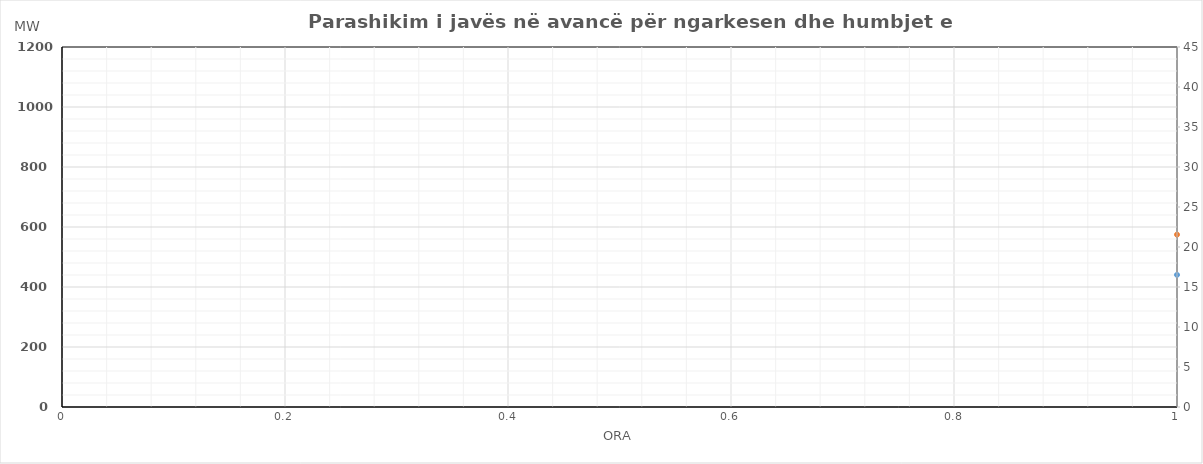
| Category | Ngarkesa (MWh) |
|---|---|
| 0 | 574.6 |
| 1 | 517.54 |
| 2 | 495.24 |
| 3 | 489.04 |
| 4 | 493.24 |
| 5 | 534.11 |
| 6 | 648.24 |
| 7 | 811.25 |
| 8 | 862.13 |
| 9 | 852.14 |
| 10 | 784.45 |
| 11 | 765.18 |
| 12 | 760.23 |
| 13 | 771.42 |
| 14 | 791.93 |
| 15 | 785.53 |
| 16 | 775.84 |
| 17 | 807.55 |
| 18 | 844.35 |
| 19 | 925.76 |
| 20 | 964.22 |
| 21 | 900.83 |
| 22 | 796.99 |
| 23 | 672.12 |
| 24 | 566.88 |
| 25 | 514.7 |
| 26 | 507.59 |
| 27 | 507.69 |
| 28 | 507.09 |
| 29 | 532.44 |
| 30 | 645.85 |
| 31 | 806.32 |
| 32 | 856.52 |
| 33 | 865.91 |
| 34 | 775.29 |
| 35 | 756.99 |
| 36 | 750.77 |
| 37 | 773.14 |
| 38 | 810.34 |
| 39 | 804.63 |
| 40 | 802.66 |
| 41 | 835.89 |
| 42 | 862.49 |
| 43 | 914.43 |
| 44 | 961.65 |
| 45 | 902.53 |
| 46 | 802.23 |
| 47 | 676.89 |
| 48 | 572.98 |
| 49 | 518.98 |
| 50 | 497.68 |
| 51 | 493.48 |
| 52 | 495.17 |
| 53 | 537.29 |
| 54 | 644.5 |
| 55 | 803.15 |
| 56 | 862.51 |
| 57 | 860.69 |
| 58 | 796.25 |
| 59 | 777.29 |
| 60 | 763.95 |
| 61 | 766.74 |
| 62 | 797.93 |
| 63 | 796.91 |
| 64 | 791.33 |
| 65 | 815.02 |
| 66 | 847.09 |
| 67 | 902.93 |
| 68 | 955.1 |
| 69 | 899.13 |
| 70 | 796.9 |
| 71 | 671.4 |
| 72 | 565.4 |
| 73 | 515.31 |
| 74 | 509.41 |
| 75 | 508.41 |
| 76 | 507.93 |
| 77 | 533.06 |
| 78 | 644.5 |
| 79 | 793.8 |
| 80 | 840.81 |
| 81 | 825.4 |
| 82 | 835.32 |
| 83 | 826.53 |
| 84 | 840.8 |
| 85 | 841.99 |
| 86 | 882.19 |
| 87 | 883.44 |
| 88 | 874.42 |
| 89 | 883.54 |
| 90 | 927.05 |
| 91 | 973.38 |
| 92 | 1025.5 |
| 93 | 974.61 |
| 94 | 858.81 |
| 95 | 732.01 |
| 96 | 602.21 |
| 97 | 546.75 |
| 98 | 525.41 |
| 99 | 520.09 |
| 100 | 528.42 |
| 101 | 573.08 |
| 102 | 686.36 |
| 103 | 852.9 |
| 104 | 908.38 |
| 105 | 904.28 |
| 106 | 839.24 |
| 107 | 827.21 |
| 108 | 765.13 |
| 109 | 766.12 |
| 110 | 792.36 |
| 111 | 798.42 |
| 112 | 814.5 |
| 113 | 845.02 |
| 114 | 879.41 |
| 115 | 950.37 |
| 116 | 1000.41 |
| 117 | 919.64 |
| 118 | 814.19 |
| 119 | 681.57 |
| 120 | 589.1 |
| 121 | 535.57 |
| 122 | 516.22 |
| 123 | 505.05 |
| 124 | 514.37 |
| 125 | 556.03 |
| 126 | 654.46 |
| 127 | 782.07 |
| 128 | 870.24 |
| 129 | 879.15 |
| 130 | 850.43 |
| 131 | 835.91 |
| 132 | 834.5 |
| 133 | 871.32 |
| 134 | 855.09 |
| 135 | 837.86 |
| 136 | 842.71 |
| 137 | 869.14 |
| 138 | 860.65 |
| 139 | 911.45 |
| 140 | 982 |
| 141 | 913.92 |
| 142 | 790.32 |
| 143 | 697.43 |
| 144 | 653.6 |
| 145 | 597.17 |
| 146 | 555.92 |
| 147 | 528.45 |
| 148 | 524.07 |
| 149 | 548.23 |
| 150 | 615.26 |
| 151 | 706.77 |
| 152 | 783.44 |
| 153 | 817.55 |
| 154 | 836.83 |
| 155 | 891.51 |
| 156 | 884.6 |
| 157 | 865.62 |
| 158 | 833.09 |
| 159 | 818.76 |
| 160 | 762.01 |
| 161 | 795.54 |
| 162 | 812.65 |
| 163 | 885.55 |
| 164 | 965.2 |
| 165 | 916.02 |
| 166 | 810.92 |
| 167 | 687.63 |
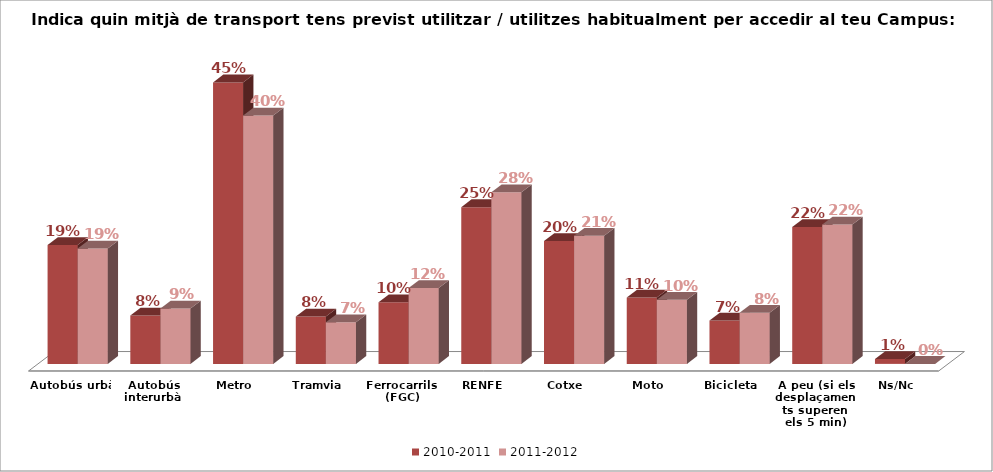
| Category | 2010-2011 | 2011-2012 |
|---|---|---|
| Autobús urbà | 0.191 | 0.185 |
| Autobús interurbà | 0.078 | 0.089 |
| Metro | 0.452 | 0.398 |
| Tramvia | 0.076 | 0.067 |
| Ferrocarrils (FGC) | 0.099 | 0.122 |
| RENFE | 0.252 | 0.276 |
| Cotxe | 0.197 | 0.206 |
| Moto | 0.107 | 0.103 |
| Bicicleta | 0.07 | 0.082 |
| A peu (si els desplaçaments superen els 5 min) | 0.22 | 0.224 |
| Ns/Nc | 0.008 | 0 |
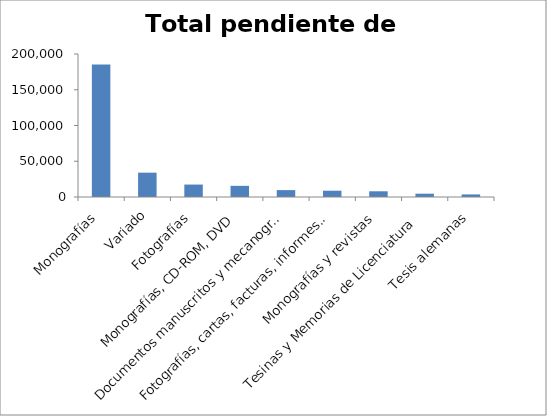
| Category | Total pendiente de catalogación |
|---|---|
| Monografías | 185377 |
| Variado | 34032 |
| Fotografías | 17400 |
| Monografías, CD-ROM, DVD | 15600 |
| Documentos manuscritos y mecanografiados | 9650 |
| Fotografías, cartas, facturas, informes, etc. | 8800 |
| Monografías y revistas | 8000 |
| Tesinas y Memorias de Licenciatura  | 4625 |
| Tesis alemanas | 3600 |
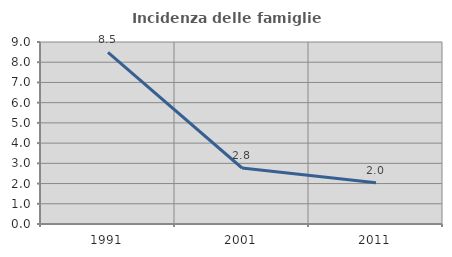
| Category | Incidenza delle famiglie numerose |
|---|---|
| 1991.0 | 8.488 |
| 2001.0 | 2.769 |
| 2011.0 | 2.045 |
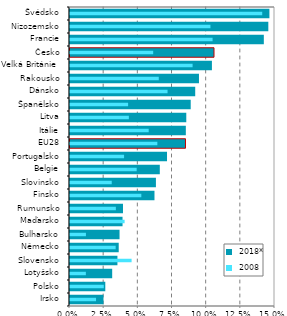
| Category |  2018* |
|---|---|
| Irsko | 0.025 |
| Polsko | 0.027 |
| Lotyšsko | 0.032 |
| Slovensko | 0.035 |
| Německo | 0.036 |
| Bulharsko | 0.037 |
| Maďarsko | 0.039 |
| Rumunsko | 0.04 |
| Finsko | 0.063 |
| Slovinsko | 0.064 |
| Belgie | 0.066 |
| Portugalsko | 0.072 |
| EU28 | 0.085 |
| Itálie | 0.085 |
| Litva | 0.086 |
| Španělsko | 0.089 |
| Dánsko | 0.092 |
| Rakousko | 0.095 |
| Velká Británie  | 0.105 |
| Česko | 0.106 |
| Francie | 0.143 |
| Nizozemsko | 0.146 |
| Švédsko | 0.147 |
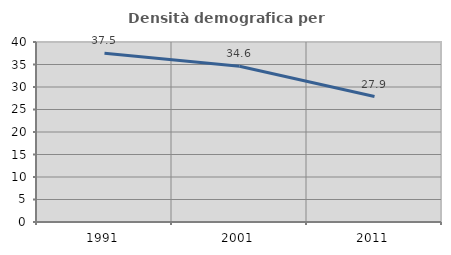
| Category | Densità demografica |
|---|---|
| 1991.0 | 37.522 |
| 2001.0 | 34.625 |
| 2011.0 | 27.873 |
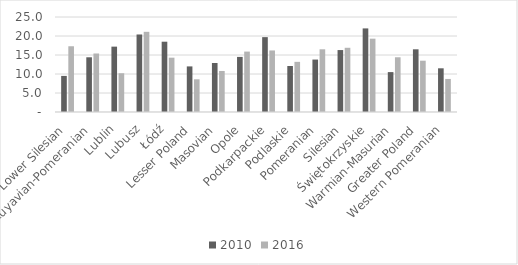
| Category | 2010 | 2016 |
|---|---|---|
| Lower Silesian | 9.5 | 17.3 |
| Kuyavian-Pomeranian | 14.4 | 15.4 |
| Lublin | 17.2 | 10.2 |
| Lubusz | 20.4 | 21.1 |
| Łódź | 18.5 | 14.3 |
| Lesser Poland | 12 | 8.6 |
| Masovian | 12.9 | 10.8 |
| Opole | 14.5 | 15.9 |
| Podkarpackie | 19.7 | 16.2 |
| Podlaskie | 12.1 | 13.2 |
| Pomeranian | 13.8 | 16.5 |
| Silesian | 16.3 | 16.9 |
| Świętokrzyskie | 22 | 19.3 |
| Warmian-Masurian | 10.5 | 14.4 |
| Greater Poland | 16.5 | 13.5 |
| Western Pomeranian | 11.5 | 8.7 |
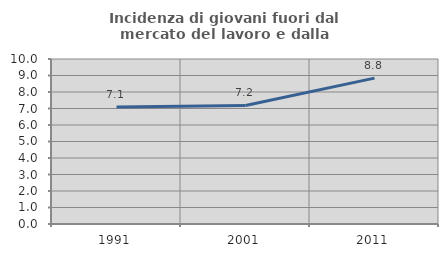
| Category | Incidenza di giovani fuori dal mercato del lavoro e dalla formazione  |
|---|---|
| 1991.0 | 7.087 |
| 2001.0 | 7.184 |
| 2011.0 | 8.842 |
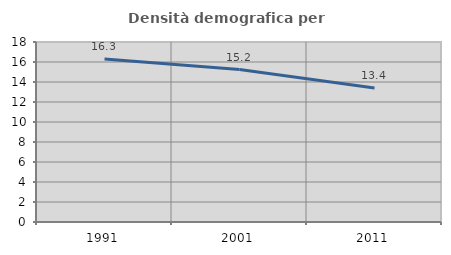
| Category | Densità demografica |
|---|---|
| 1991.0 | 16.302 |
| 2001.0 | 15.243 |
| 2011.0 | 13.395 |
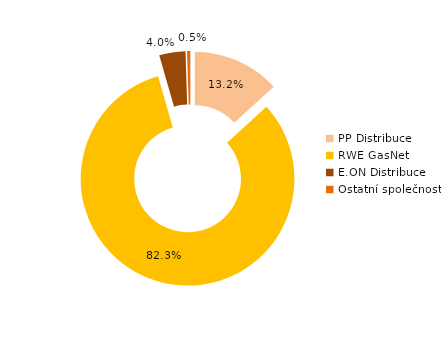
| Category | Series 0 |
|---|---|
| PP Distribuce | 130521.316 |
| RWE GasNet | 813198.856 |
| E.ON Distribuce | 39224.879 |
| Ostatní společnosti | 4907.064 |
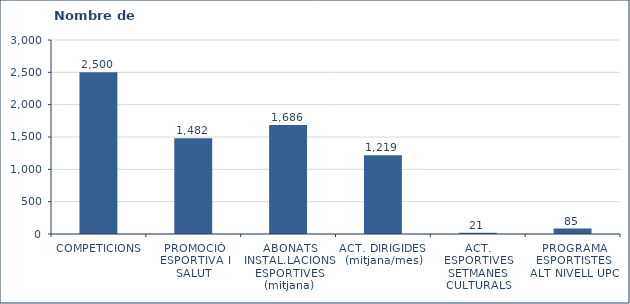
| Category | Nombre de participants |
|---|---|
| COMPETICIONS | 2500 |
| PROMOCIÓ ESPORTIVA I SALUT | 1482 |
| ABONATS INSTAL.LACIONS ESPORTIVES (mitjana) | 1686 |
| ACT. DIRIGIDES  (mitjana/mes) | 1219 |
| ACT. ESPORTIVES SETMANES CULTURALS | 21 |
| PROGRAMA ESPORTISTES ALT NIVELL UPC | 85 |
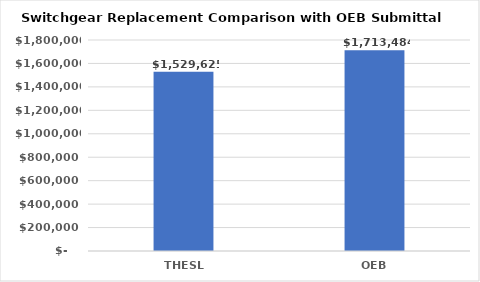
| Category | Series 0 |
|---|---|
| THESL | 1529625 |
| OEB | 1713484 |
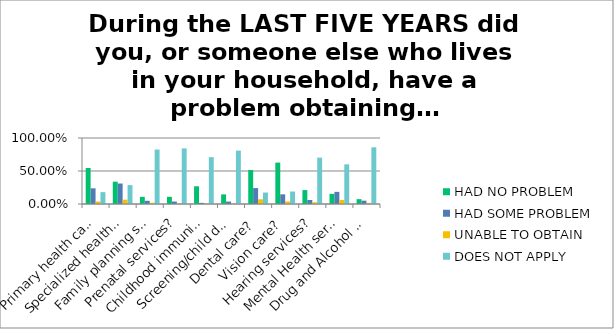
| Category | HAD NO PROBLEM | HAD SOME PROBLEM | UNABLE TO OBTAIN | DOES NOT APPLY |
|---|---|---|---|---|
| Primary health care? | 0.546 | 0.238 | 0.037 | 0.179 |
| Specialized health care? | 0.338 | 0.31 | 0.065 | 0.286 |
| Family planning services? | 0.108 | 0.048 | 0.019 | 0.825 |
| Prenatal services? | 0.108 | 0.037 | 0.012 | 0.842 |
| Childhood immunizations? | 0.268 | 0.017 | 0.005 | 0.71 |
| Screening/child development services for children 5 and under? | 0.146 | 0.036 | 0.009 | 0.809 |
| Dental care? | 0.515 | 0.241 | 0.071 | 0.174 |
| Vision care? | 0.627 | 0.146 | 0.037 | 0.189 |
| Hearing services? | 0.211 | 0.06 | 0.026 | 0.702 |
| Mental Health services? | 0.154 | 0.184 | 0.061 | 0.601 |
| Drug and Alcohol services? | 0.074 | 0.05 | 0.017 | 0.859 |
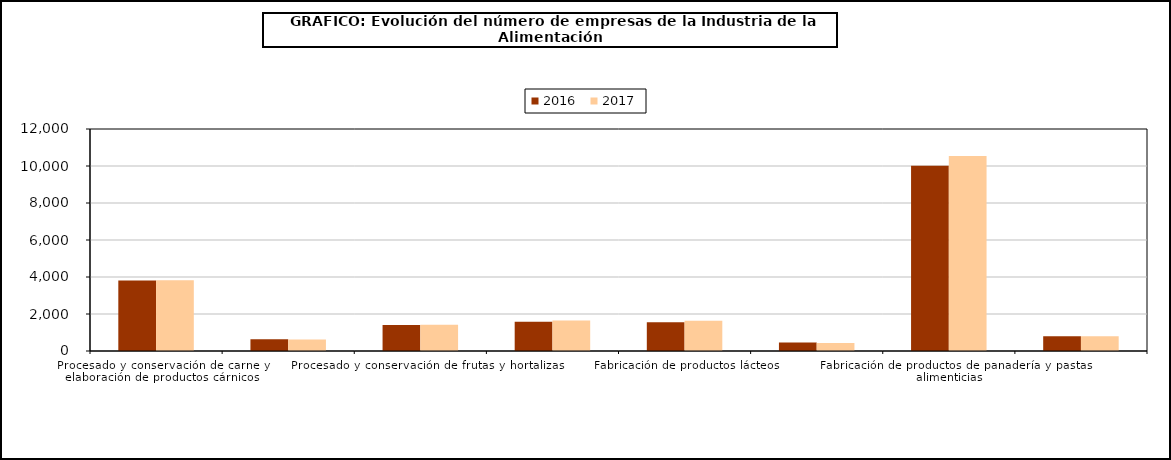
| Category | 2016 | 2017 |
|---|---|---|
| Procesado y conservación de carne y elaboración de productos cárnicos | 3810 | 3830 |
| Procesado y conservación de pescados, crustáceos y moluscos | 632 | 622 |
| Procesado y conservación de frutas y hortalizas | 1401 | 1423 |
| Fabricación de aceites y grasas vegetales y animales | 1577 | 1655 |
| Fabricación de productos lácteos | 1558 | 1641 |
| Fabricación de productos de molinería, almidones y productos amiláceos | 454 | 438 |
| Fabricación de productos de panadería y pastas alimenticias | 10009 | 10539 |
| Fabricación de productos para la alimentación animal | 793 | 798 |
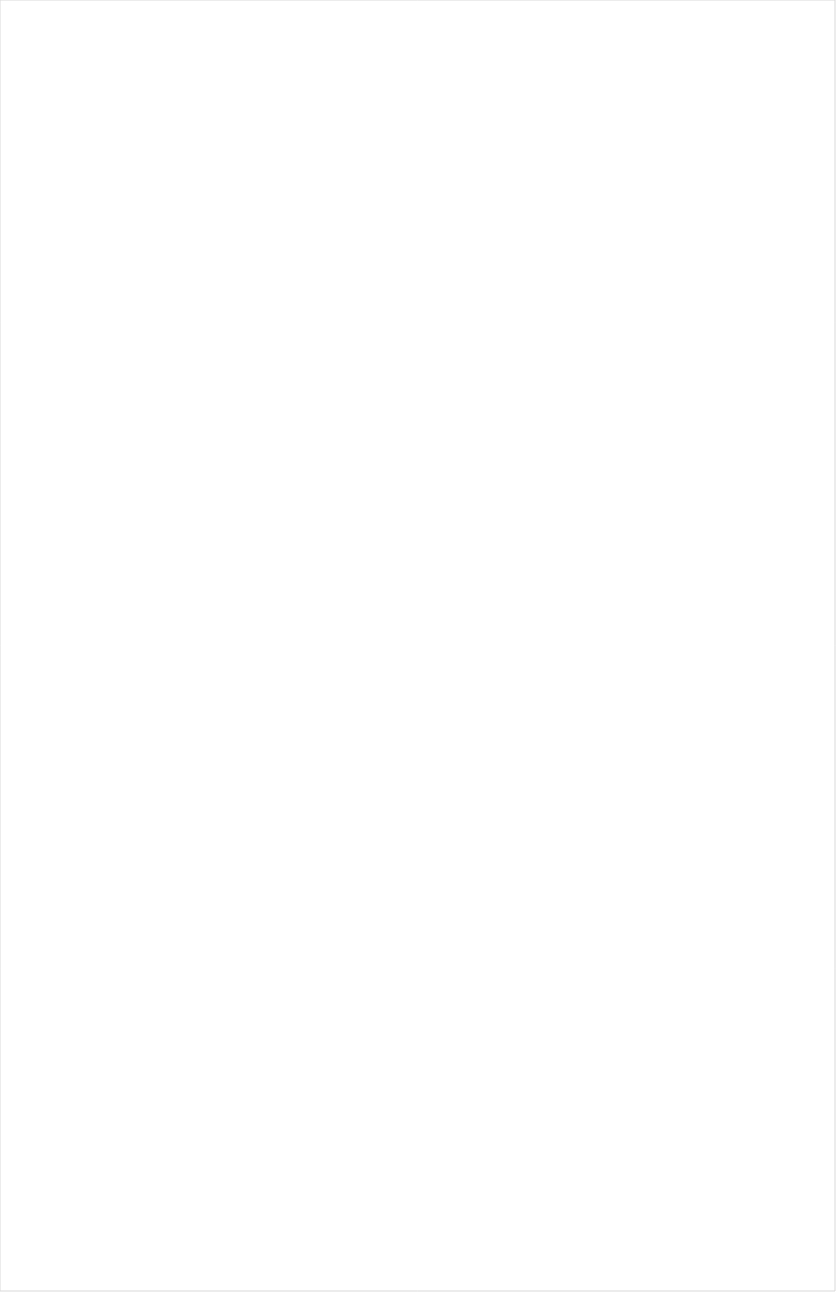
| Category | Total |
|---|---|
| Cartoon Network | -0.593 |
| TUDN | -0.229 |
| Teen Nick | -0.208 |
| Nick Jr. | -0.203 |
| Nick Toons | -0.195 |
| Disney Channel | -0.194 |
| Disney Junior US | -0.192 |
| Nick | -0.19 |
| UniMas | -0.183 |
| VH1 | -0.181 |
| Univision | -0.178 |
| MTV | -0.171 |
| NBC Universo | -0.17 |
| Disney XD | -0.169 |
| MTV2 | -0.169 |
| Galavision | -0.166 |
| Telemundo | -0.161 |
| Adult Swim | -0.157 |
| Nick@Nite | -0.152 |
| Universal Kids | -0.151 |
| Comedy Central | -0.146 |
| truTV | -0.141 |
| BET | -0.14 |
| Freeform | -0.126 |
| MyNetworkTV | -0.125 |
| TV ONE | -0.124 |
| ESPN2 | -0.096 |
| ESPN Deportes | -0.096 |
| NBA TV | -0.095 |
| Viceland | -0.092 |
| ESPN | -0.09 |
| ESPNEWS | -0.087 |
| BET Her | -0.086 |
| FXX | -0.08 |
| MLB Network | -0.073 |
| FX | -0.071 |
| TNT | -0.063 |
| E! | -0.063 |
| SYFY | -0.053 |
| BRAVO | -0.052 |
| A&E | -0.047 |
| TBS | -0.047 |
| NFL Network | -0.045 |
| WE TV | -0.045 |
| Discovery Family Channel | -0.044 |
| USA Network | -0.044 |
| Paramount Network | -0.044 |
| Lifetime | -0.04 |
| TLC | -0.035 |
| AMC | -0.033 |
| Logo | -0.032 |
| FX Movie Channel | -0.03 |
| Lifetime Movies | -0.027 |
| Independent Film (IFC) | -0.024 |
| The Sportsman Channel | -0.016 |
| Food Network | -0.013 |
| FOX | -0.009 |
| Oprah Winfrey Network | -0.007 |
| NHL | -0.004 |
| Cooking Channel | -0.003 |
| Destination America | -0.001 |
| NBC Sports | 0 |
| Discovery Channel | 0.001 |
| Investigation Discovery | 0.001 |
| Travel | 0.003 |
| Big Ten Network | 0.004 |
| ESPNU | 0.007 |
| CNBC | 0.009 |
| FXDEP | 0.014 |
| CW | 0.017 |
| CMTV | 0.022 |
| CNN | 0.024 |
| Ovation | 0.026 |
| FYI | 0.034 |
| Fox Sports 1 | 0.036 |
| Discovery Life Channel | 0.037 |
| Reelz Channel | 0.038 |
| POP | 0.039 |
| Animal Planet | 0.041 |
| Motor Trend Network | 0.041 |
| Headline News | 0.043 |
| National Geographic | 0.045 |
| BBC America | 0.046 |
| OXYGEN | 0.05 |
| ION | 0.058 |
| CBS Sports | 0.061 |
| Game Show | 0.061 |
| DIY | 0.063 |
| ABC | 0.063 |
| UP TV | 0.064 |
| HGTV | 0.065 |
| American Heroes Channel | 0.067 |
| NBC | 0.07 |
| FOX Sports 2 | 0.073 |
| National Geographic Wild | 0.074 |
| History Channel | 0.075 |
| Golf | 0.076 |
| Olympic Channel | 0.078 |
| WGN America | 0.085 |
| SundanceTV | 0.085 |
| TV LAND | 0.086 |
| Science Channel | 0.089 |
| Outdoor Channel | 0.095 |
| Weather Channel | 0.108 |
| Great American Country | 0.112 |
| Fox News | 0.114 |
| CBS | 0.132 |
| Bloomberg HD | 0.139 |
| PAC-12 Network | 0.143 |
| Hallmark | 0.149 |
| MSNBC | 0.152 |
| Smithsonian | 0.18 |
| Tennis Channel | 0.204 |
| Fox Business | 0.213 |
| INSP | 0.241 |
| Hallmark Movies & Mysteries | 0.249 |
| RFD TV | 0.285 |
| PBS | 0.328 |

What you have to do =>
All lines from the one containing "News | 0.043 |" down to the final line above are to be restated word for word; leave out the rest.

Task solution =>
| Headline News | 0.043 |
| National Geographic | 0.045 |
| BBC America | 0.046 |
| OXYGEN | 0.05 |
| ION | 0.058 |
| CBS Sports | 0.061 |
| Game Show | 0.061 |
| DIY | 0.063 |
| ABC | 0.063 |
| UP TV | 0.064 |
| HGTV | 0.065 |
| American Heroes Channel | 0.067 |
| NBC | 0.07 |
| FOX Sports 2 | 0.073 |
| National Geographic Wild | 0.074 |
| History Channel | 0.075 |
| Golf | 0.076 |
| Olympic Channel | 0.078 |
| WGN America | 0.085 |
| SundanceTV | 0.085 |
| TV LAND | 0.086 |
| Science Channel | 0.089 |
| Outdoor Channel | 0.095 |
| Weather Channel | 0.108 |
| Great American Country | 0.112 |
| Fox News | 0.114 |
| CBS | 0.132 |
| Bloomberg HD | 0.139 |
| PAC-12 Network | 0.143 |
| Hallmark | 0.149 |
| MSNBC | 0.152 |
| Smithsonian | 0.18 |
| Tennis Channel | 0.204 |
| Fox Business | 0.213 |
| INSP | 0.241 |
| Hallmark Movies & Mysteries | 0.249 |
| RFD TV | 0.285 |
| PBS | 0.328 |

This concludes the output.